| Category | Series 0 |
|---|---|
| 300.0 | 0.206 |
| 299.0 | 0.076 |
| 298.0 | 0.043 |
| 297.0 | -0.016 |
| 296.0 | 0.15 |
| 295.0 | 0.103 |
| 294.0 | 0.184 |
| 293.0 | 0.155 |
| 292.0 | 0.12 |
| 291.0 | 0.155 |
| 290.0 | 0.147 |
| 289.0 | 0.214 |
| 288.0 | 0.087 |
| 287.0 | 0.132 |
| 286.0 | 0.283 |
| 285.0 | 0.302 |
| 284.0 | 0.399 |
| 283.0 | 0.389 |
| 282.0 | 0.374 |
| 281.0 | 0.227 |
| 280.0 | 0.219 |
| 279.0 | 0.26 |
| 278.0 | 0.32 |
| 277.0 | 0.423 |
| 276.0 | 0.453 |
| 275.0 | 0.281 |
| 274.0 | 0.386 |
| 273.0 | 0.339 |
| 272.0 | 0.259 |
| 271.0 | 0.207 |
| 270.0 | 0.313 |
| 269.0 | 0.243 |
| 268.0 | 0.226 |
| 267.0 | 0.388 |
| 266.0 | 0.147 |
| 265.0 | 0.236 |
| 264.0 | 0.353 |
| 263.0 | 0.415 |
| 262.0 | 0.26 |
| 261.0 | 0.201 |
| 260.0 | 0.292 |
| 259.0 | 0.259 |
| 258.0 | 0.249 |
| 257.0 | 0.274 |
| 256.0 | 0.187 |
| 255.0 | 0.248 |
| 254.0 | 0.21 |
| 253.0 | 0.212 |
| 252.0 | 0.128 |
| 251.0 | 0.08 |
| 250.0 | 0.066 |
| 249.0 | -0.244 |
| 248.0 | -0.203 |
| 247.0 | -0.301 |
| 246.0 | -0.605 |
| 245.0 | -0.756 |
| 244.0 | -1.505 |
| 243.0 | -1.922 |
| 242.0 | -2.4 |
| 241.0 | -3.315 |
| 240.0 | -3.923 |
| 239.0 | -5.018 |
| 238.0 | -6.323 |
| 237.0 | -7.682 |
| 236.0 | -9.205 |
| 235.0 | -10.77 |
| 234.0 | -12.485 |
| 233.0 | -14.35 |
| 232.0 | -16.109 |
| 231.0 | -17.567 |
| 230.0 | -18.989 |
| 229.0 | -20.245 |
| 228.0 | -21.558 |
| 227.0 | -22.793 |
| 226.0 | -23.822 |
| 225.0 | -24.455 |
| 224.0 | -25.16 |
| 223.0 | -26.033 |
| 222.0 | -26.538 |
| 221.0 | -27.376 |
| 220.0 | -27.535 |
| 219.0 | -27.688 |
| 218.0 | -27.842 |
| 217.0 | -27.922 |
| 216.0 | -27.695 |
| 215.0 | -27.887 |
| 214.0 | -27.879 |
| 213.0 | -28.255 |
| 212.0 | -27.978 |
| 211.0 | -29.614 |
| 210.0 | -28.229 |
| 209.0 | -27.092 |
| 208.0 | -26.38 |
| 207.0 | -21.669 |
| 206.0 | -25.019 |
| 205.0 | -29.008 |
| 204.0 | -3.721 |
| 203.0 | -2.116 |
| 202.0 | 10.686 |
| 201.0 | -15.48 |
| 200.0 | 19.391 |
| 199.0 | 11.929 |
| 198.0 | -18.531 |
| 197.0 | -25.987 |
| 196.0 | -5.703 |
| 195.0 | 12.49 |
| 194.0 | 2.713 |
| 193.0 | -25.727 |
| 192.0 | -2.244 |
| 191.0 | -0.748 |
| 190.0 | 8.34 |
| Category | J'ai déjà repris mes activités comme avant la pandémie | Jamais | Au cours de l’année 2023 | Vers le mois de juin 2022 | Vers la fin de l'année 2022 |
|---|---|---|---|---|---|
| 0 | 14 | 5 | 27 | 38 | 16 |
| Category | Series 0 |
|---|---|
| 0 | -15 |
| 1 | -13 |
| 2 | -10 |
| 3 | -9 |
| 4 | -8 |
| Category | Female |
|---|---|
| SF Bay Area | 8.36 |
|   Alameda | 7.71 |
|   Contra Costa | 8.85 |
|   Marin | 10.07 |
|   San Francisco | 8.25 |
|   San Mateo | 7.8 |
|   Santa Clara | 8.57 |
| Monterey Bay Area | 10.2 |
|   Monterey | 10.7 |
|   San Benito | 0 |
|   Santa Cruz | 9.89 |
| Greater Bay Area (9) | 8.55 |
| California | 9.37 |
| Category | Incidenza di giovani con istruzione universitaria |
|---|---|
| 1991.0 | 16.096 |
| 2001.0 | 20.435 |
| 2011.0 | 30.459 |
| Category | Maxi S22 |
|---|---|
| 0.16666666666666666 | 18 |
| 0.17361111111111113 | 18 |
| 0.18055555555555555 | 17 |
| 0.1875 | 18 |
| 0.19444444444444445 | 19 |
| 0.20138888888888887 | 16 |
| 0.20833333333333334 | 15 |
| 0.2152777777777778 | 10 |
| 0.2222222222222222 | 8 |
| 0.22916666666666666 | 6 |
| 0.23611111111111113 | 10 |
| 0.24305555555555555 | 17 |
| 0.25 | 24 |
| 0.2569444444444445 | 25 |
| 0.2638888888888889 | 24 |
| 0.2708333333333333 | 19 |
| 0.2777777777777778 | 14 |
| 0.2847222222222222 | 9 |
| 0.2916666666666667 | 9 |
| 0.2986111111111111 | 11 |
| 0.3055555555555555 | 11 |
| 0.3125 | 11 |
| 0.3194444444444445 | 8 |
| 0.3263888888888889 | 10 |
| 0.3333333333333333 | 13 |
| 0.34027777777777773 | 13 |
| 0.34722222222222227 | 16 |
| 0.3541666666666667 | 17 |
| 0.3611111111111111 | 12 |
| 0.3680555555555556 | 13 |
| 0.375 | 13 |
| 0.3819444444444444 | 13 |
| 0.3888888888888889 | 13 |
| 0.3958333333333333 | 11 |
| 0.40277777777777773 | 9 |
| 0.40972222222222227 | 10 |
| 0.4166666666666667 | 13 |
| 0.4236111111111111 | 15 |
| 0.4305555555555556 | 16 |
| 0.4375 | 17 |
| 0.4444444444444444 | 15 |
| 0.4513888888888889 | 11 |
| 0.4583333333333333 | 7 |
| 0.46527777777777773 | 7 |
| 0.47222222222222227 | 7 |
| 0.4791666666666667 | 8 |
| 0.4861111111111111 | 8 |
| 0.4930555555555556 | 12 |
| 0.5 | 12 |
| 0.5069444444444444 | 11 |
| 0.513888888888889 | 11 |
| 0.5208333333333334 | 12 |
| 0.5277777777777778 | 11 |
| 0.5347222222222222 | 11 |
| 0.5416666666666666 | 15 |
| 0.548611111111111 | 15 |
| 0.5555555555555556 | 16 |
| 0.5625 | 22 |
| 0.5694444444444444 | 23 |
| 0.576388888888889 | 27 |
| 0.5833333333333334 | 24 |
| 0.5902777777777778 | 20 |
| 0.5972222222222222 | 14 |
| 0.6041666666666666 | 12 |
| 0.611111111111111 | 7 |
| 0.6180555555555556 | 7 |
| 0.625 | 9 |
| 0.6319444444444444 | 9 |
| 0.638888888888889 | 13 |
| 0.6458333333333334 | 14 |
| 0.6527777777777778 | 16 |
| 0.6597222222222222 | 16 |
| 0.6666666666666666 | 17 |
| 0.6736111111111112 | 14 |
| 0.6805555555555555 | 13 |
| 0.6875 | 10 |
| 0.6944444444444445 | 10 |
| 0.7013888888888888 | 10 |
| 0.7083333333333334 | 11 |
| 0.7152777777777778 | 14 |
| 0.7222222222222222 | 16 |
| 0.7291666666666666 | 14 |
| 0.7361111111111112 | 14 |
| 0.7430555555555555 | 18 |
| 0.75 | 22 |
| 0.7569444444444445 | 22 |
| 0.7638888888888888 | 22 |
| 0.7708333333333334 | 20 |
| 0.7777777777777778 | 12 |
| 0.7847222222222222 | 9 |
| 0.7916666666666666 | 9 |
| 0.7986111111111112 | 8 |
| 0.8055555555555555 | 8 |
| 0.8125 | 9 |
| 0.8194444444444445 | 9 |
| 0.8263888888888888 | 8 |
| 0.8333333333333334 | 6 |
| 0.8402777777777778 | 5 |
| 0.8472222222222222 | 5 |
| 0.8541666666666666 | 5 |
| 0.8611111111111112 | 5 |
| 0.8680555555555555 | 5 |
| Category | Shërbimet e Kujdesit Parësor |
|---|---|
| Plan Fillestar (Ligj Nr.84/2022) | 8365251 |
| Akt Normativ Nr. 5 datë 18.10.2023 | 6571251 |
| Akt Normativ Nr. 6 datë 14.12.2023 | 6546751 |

■ **ACTION ITEM**:
Return each line in the records that holds the string "Category".

■ **RESPONSE BOX**:
| Category | Series 0 |
| Category | J'ai déjà repris mes activités comme avant la pandémie | Jamais | Au cours de l’année 2023 | Vers le mois de juin 2022 | Vers la fin de l'année 2022 |
| Category | Series 0 |
| Category | Female |
| Category | Incidenza di giovani con istruzione universitaria |
| Category | Maxi S22 |
| Category | Shërbimet e Kujdesit Parësor |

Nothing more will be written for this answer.